ExpressibleByRow Types

In many cases, you want to construct model objects from a row in a result set. The ExpressibleByRow type was designed for this use case.

protocol ExpressibleByRow {
    init(row: Row) throws
}

To make use of the ExpressibleByRow protocol, first create your model object and conform to the protocol.

struct Car {
    let name: String
    let type: String
    let price: UInt
}

extension Car: ExpressibleByRow {
    init(row: Row) throws {
        guard
            let name: String = row[0],
            let type: String = row[1],
            let price: UInt = row[2]
        else {
            throw ExpressibleByRowError(type: Car.self, row: row)
        }

        self.name = name
        self.type = type
        self.price = price
    }
}

Then, you can use the query API to automatically convert the result set into a Car.

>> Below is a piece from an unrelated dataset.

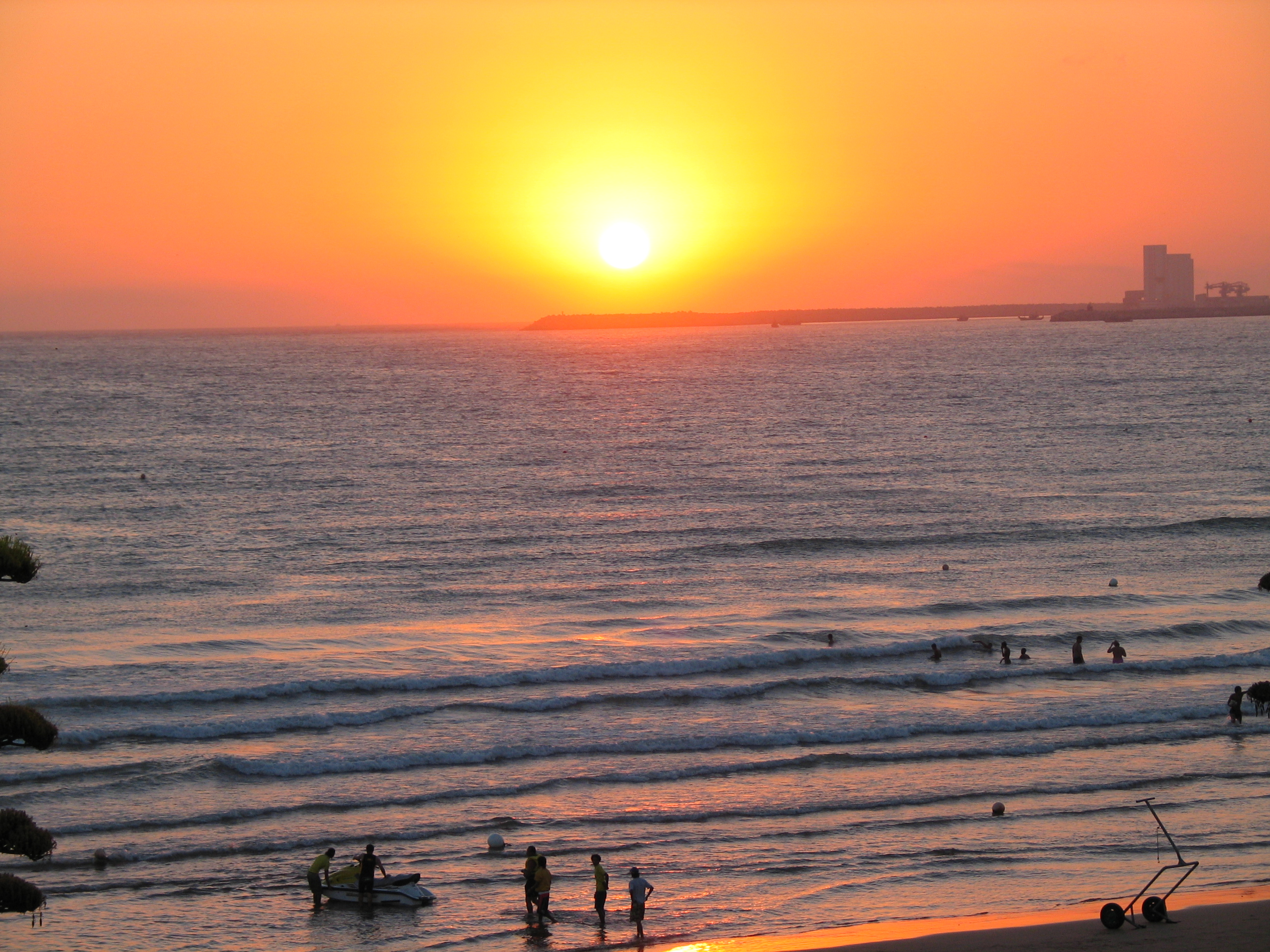 Agadir (Maroc), coucher de soleil sur la baie

let car: Car? = try db.query("SELECT name, type, price FROM cars WHERE type = ? LIMIT 1", "Sedan")

Multiple Rows

The query APIs also support querying for result sets with multiple rows.

let names: [String] = try db.query("SELECT name FROM cars")
let cars: [Car] = try db.query("SELECT * FROM cars WHERE price > ?", [20_000])

In addition to array result sets, you can also create dictionary result sets.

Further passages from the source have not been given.